No he podido comprobar si llegó a colocarse el reloj a que se refiere el acta
preinserta, y la duda aumenta con la descripción que de dichas casas hace el
mencionado Cervantes Salazar, pues Alfaro vuelve a preguntar y Zuazo le responde,
lo que contiene en los párrafos que siguen:
«¿De quién son estas casas cuya fachada de piedra la eleva todo a plomo, con una
majestad que no he notado en otras? Hermoso es el patio, y le adornan mucho las
columnas, también de piedra, que forman portales a los lados. El jardín parece
bastante ameno, y estando abiertas las puertas, como ahora lo están, se descubre
desde aquí.
»Estas casas fueron del Doctor López, médico muy hábil y útil a la República.

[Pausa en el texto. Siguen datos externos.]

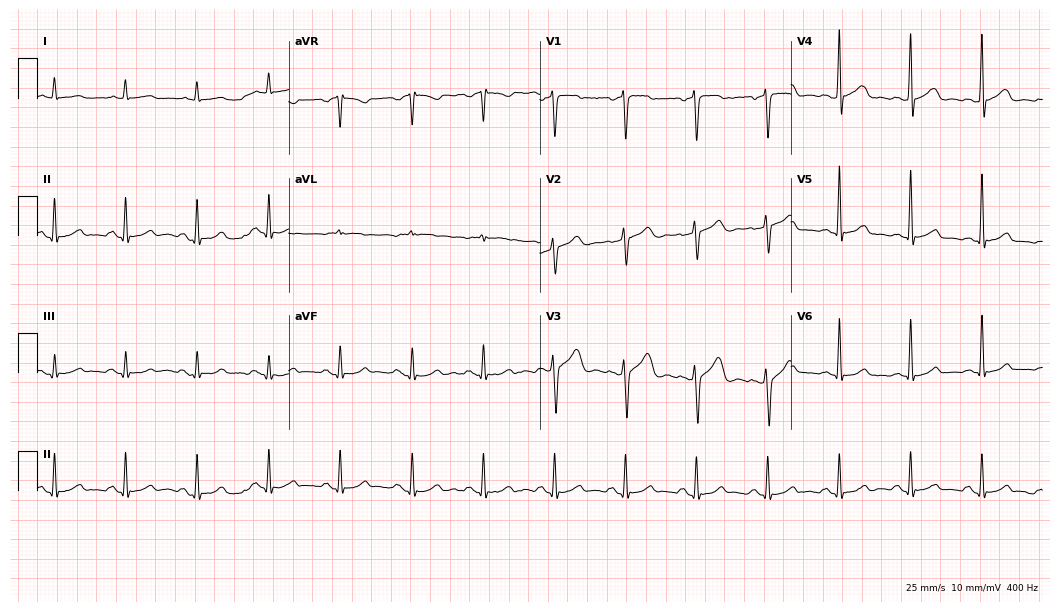
Standard 12-lead ECG recorded from a male patient, 48 years old (10.2-second recording at 400 Hz). Read as a normal ECG.
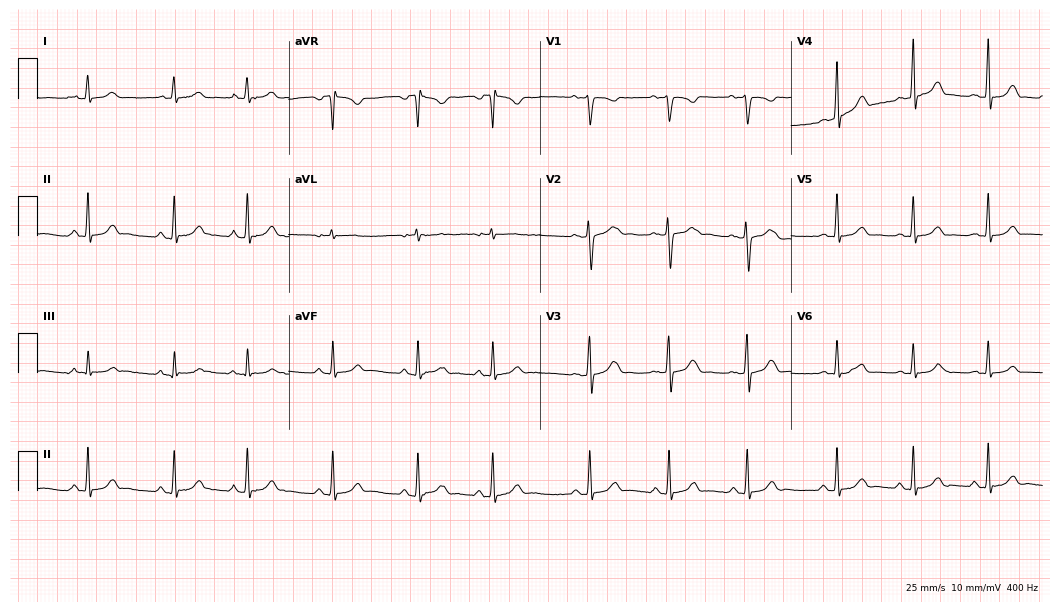
12-lead ECG from a 20-year-old female patient. Screened for six findings — first-degree AV block, right bundle branch block (RBBB), left bundle branch block (LBBB), sinus bradycardia, atrial fibrillation (AF), sinus tachycardia — none is recorded. Other findings, if any, are not listed.

Ahora las ocupan sus hijos, que son muchos, y no degeneran de la honradez de su
padre».
Pero sea que las calles que nos ocupan hayan tomado su nombre del Reloj de
Palacio o del de las casas del Doctor Pedro López, lo cierto es que en 1565 todavía se
llamaba a esas calles con la designación primitiva de Itztapalapan, que desde a raíz
de la Conquista tuvieron todas las que corrían desde San Antonio Abad, hasta
Santiago Tlaltelolco, y donde según refiere el propio Cervantes Salazar, ostentaron en
ambas aceras sus casas, «los nobles e ilustres Mendozas, Zúñigas, Altamiranos,
Estradas, Ávalos, Sosas, Alvarados, Sayavedras, Avilas, Benavides, Castillas,
Villafañes y otras familias…».
Para terminar diremos que tampoco hemos podido saber cuándo y cómo fue
quitado el vetusto reloj virreinal, y respecto a la campana de la Independencia, que
existe ahora encima del balcón principal de Palacio, no fue colocada sino hasta el 14
de septiembre de 1896.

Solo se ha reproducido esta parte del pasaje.